The rejection of the anti-union law isn’t the only endangered voter-passed initiative from the November election. Republicans in the legislature have already nullified a public vote in Kansas City to raise the minimum wage here. So even though almost two-thirds of Missouri voters supported an incremental statewide raise, GOP lawmakers will have few qualms knocking that down.

Which brings us to Clean Missouri, the reform initiative that voters favored by a two-to one margin, because they know the legislature is incapable of holding itself accountable. Ed Emery, a GOP senator, has filed legislation to roll back provisions in the bill that make government more transparent.
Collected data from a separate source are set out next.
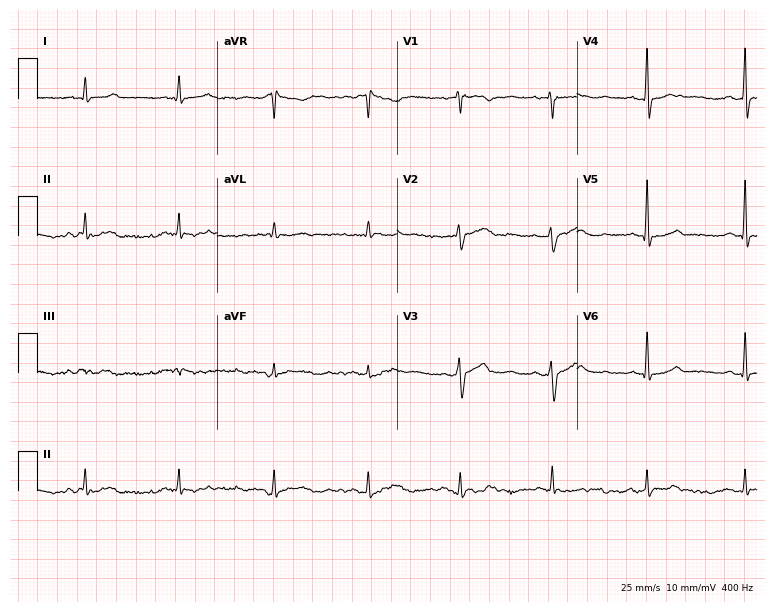
ECG — a 37-year-old female. Screened for six findings — first-degree AV block, right bundle branch block, left bundle branch block, sinus bradycardia, atrial fibrillation, sinus tachycardia — none is recorded. Only these six findings were labelled.
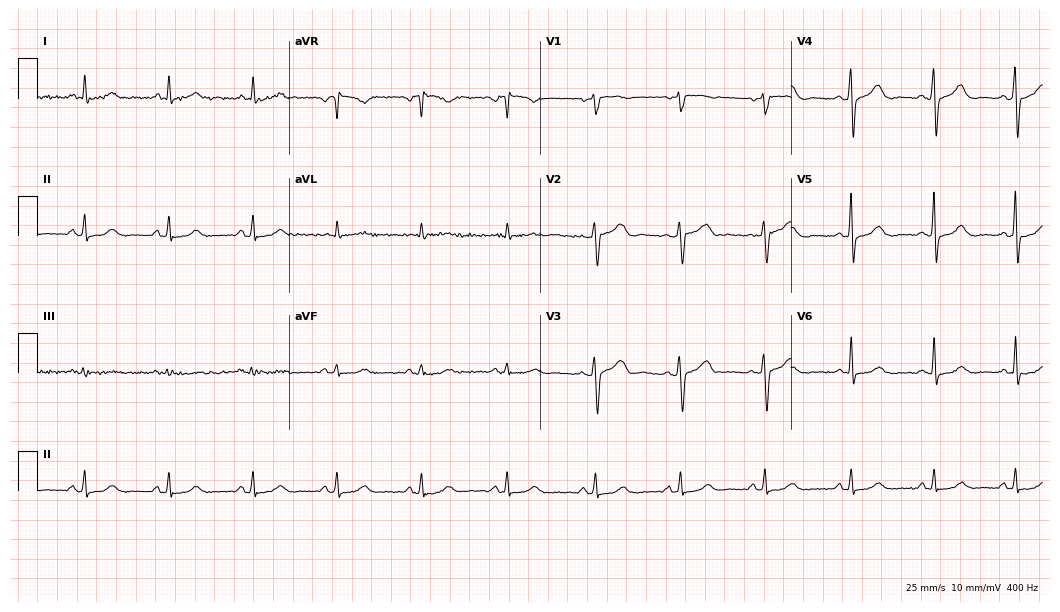
Electrocardiogram (10.2-second recording at 400 Hz), a woman, 51 years old. Overall reading on record: normal ECG.
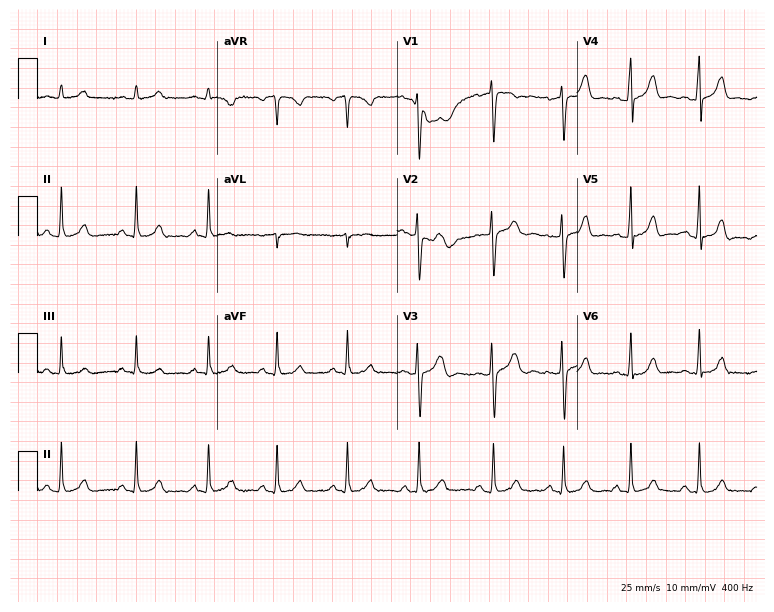
12-lead ECG from a 19-year-old female patient. Labelled as a normal ECG.
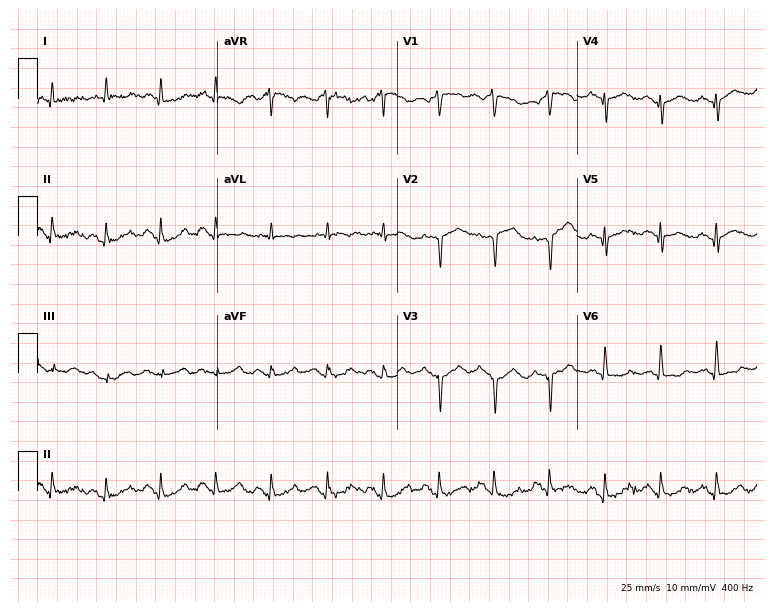
Electrocardiogram, a 76-year-old male. Interpretation includes sinus tachycardia (a sinus rate of 100 beats per minute or more).

And a political group, cynically named “Fair Missouri,” has formed to gut the part of the bill that creates a new, less partisan system for redrawing legislative districts. The would-be unravelers have picked up a valuable ally in Gov. Parson, who told the Associated Press he agrees that the redistricting provisions should go. Parson, in fact, thinks the all-knowing legislature should make it harder for citizens to put initiatives on the ballot. 

“It is really unfortunate that norms of democracy don’t always resonate in Jefferson City,” says Sean Soendker Nicholson, campaign manager for Clean Missouri. He adds that the team that worked to get Clean Missouri on the ballot and passed by voters will remain intact to defend the new law.

As Burlinson makes clear, Jefferson City’s self-appointed lambs of liberty disrespect democracy itself and the voters who try to preserve it. The only times Missouri voters get things right, it seems to Burlinson, are when they elect Republican lawmakers who will unravel their future votes on ballot issues.

Voters in Arizona had a similar problem with their legislature a while back. They fixed it at the ballot box, with a constitutional amendment blocking the legislature from overturning voter-passed initiatives. Talk about doing something similar bounced around Missouri after the puppy mill travesty and could resurface this year if the legislature overplays its hand.

Meanwhile, it’s almost lunchtime. What’ll it be, people? Pizza, Mexican, Thai? Whatever it is, don’t trust Eric Burlison to pick up the order.